Un digiuno contro la guerra

Il cristianesimo vuole sottrarre il digiuno ad ogni ritualità esteriore per ricondurlo al suo significato più interiore e profondo. Ma ecco che Giovanni Paolo II, di fronte alla minaccia incombente della guerra, chiede un digiuno visibile, proclamato e corale, che coinvolga i credenti di ogni fede e tutti gli uomini di buona volontà.
Anche nella tradizione dei pensiero laico il digiuno è diventato strumento non violento di denuncia e di protesta.
Ma può un digiuno fermare la guerra?
Per tutti, credenti e non credenti, questo gesto corale proposto dal Papa è una sfida alle logiche degli interessi, della forza e della violenza.

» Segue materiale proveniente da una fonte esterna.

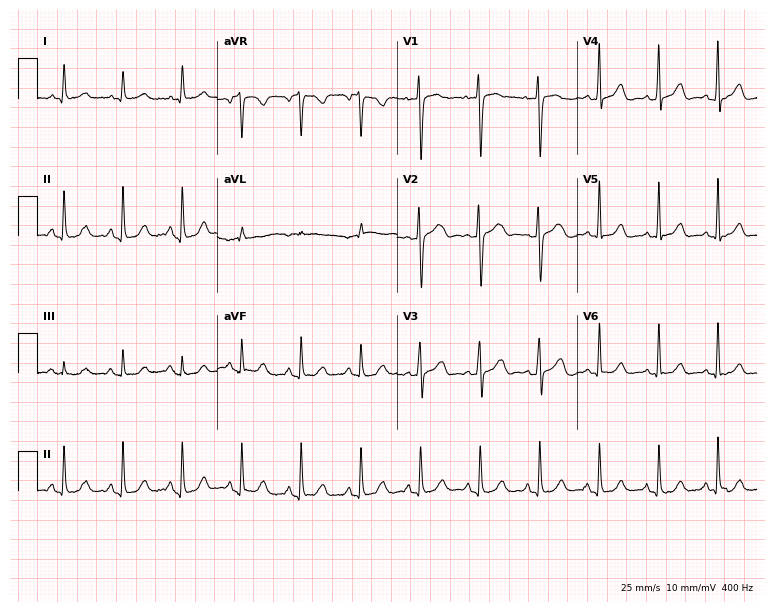
ECG — a woman, 44 years old. Screened for six findings — first-degree AV block, right bundle branch block, left bundle branch block, sinus bradycardia, atrial fibrillation, sinus tachycardia — none is recorded.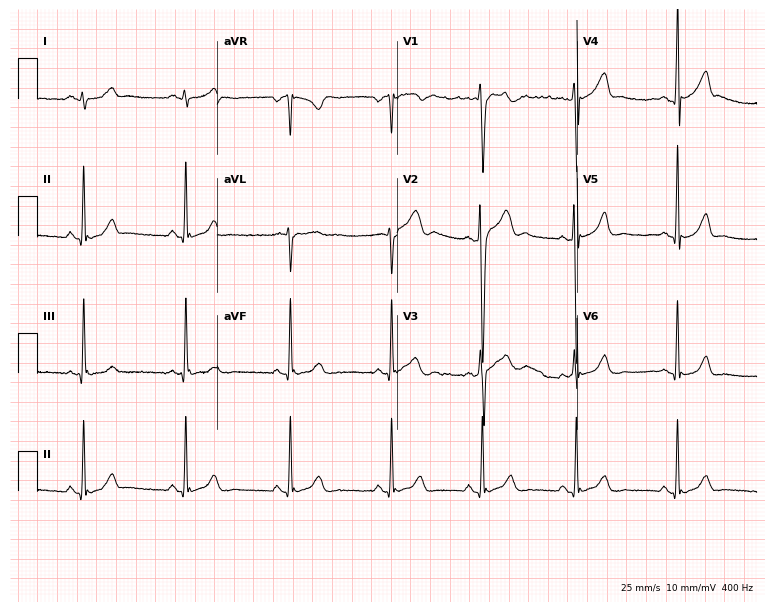
Electrocardiogram, a male, 31 years old. Overall reading on record: normal ECG.

Digiunare per libera scelta, quando tanta parte dell'umanità rischia la morte per fame, è chiamarsi in causa, è definirsi corresponsabili; è riconoscere una condizione di ingiustizia rifiutando che un mondo ricco e assediato possa difendere con la forza il suo privilegio; che possa usare per sé solo le risorse del pianeta negando la solidarietà verso i popoli del sottosviluppo e le generazioni future.
Il Papa condanna il terrorismo insieme alla guerra, rifiuta la violenza di ogni parte.
Il suo appello al digiuno e alla penitenza non è contro gli Stati Uniti, non è antiamericano, ma è contro una dottrina che presume, in nome della forza, una investitura a erigersi giudice del bene e del male.